Fitzsimons Army Hospital, also known as Fitzsimons General Hospital and renamed Fitzsimons Army Medical Center (FAMC) in 1974, was a U.S. Army facility located on  in Aurora, Colorado. The facility opened in 1918 and closed in 1999. The grounds were then redeveloped for civilian use as the Anschutz Medical Campus and the Fitzsimons Innovation Community.

History
The facility was founded by the United States Army during World War I arising from the need to treat the large number of casualties from chemical weapons in Europe. Denver's reputation as a prime location for the treatment of tuberculosis led local citizens to lobby the Army on behalf of Denver as the site for the new hospital. Army Hospital 21, as it was first called, was formally dedicated in the autumn of 1918 in Aurora, which at the time had a population of less than 1,000. In July 1920, the facility was formally renamed the Fitzsimons Army Hospital after Lt. William T. Fitzsimons, the first American medical officer killed in World War I. A new main building, known as Building 500, was built in 1941. At the time, it was the largest structure in Colorado.

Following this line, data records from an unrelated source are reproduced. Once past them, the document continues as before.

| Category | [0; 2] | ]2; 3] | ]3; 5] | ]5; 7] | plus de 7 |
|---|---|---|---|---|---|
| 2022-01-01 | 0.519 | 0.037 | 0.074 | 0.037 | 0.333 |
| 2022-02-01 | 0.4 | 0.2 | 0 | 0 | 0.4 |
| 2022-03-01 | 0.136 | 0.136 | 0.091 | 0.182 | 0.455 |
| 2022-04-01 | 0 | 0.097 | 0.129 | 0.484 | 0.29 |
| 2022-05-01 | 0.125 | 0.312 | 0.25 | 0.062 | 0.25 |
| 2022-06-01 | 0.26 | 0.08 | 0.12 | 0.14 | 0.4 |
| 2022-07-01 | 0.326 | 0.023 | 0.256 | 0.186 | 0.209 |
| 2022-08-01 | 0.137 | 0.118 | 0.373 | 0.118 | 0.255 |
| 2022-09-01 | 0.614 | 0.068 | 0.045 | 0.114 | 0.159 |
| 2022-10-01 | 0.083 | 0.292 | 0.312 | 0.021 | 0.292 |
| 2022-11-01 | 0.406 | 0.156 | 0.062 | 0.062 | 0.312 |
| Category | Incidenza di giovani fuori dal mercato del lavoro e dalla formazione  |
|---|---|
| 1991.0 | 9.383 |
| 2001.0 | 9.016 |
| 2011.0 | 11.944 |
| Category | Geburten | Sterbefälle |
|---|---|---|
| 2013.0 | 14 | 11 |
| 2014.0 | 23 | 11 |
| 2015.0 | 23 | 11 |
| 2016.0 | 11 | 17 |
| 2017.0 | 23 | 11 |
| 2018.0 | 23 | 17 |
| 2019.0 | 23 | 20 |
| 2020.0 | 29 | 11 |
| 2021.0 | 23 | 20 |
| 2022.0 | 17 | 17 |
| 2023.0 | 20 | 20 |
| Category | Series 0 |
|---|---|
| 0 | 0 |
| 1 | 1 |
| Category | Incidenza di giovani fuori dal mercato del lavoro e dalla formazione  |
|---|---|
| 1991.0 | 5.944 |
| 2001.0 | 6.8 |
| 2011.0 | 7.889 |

The facility was used heavily during World War II to treat returning casualties and became one of the Army's premier medical training centers. In the 1950s, Dwight Eisenhower received treatment at the facility three separate times for his heart condition while he was president. In September 1955, while on vacation at his in-laws' house in Denver, he suffered a myocardial infarction and was placed in an oxygen tent at the facility. In 2000, a suite of rooms on the hospital's eighth floor was restored to appear as it did when Eisenhower was recovering there.

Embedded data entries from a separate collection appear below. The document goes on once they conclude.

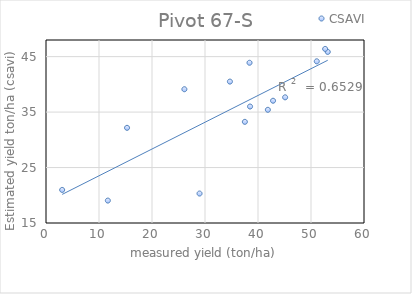
| Category | CSAVI |
|---|---|
| 42.84 | 37.046 |
| 38.400001 | 43.894 |
| 26.11 | 39.121 |
| 11.67 | 19.043 |
| 37.52 | 33.241 |
| 41.86 | 35.411 |
| 3.049999 | 20.964 |
| 15.289999 | 32.162 |
| 38.5 | 36.002 |
| 45.119998 | 37.661 |
| 34.7 | 40.499 |
| 53.159999 | 45.85 |
| 52.669998 | 46.389 |
| 51.09 | 44.154 |
| 28.969999 | 20.313 |
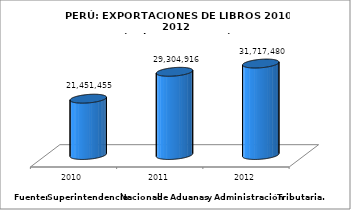
| Category | Series 1 |
|---|---|
| 2010.0 | 21451454.71 |
| 2011.0 | 29304915.86 |
| 2012.0 | 31717480.1 |
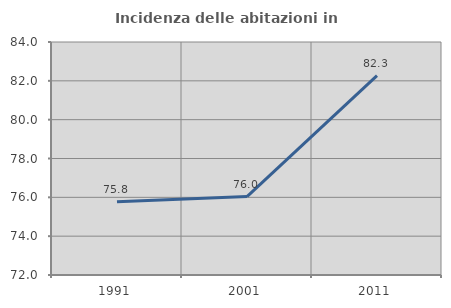
| Category | Incidenza delle abitazioni in proprietà  |
|---|---|
| 1991.0 | 75.768 |
| 2001.0 | 76.04 |
| 2011.0 | 82.267 |
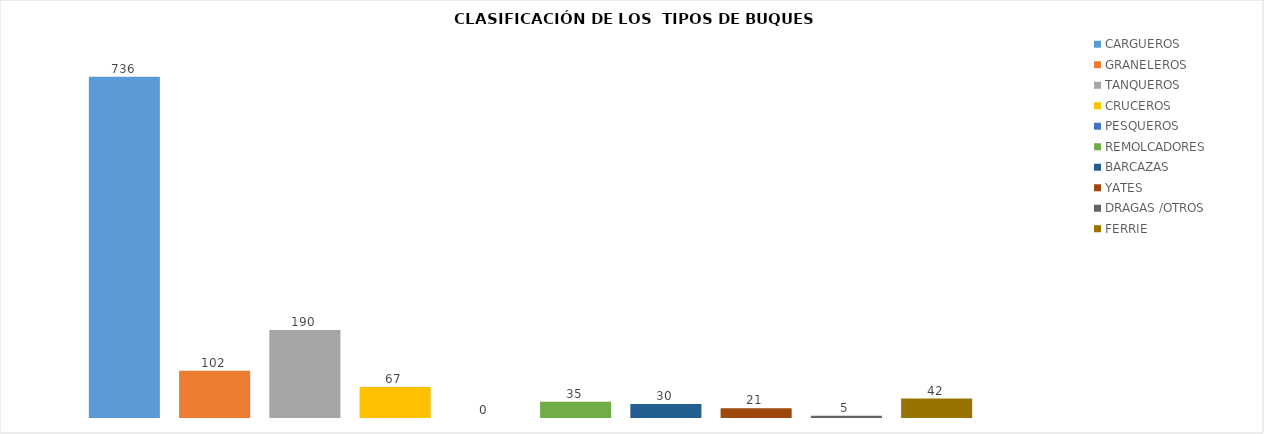
| Category | CARGUEROS | GRANELEROS | TANQUEROS | CRUCEROS | PESQUEROS | REMOLCADORES | BARCAZAS | YATES | DRAGAS /OTROS | FERRIE |
|---|---|---|---|---|---|---|---|---|---|---|
| 0 | 736 | 102 | 190 | 67 | 0 | 35 | 30 | 21 | 5 | 42 |

In the 1960s, Fitzsimons Army Hospital became further known for its "Clinical Specialist School," at that time one of the longest professional schools for enlisted US military personnel. US Army medics of varied service and rank studied both academically and in rotation on the hospital's wards. At the end of close to a year of study, those students who had previously gained "Combat Medic" (91A10) and "Medical Specialist" (91B20) proficiency now graduated as "Clinical Specialists" (91C20), a level of medical proficiency which paralleled that of the "Licensed Practical Nurse" (LPN or LVN) in the civilian world, but inclusive of additional skills such as treatment of basic wound trauma and elemental surgical methods more applicable to military wartime nursing. Most of the 91C20s ("Ninety-one Charlies") would find themselves working with registered nurses in military hospital settings, but as the Vietnam War was at its height in the late 1960s, certain graduates would move on to Special Forces assignments and such as Medical Civic Action assistance (MEDCAPs) for those Vietnamese living in more remote regions, and so often forced to go without the benefits enjoyed by Vietnamese living near cities. "Ninety-one Charlies" proved well suited to a medical niche previously wanting for civilian-certified Practical Nurses.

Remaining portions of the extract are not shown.